-- How to complete this task --
Would you copy each line of the records that includes the word "window"?

[Recorded data]
= = =
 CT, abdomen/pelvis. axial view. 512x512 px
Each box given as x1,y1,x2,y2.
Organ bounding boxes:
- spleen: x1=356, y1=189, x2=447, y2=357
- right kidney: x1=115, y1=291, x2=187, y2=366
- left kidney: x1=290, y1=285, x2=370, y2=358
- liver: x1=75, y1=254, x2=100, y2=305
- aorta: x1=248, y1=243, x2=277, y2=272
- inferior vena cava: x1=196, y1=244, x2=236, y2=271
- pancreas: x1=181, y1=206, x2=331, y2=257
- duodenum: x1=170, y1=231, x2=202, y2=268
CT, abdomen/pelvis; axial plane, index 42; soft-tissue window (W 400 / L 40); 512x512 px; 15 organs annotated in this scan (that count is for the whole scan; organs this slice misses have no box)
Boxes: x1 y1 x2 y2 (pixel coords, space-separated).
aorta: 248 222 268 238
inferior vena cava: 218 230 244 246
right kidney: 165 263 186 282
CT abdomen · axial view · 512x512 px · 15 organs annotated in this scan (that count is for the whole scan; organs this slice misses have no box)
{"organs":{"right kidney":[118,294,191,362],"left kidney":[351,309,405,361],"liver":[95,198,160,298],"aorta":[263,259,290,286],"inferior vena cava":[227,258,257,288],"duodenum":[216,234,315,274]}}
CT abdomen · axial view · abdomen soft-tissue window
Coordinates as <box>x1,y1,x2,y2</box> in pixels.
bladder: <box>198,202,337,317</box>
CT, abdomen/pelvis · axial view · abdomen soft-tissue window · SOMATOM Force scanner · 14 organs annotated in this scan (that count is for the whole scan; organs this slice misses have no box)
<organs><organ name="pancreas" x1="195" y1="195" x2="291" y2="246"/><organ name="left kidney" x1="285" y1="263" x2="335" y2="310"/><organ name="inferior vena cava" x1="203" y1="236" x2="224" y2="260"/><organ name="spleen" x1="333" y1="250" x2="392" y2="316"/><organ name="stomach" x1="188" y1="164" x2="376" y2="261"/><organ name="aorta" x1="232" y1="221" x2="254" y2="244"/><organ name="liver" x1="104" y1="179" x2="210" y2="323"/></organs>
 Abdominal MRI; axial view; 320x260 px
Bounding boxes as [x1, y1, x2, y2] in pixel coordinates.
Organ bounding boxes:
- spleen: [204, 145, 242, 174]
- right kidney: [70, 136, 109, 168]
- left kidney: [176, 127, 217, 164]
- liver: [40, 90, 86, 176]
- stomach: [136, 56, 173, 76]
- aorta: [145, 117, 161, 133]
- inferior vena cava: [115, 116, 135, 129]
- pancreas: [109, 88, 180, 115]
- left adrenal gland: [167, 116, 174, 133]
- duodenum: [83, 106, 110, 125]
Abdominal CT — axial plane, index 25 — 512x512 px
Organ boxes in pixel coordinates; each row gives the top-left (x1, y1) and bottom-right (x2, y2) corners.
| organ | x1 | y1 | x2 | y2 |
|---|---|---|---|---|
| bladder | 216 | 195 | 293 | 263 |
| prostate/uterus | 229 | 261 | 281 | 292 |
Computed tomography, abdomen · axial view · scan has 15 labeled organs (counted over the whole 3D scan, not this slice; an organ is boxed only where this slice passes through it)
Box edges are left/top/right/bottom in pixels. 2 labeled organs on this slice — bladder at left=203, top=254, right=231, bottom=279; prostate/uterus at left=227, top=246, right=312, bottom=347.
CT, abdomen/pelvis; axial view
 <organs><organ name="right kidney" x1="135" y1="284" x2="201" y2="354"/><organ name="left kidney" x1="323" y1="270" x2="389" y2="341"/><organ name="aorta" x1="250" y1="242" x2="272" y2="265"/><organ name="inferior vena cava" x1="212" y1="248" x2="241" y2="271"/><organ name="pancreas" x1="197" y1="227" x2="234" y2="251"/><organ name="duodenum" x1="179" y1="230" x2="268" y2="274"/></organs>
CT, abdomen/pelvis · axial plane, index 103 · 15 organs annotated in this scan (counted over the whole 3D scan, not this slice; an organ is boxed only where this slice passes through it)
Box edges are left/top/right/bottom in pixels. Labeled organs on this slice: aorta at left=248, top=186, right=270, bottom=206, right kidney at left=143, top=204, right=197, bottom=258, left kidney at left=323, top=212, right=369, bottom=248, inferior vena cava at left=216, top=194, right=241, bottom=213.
= = =
-- Your solution --
CT, abdomen/pelvis; axial plane, index 42; soft-tissue window (W 400 / L 40); 512x512 px; 15 organs annotated in this scan (that count is for the whole scan; organs this slice misses have no box)
CT abdomen · axial view · abdomen soft-tissue window
CT, abdomen/pelvis · axial view · abdomen soft-tissue window · SOMATOM Force scanner · 14 organs annotated in this scan (that count is for the whole scan; organs this slice misses have no box)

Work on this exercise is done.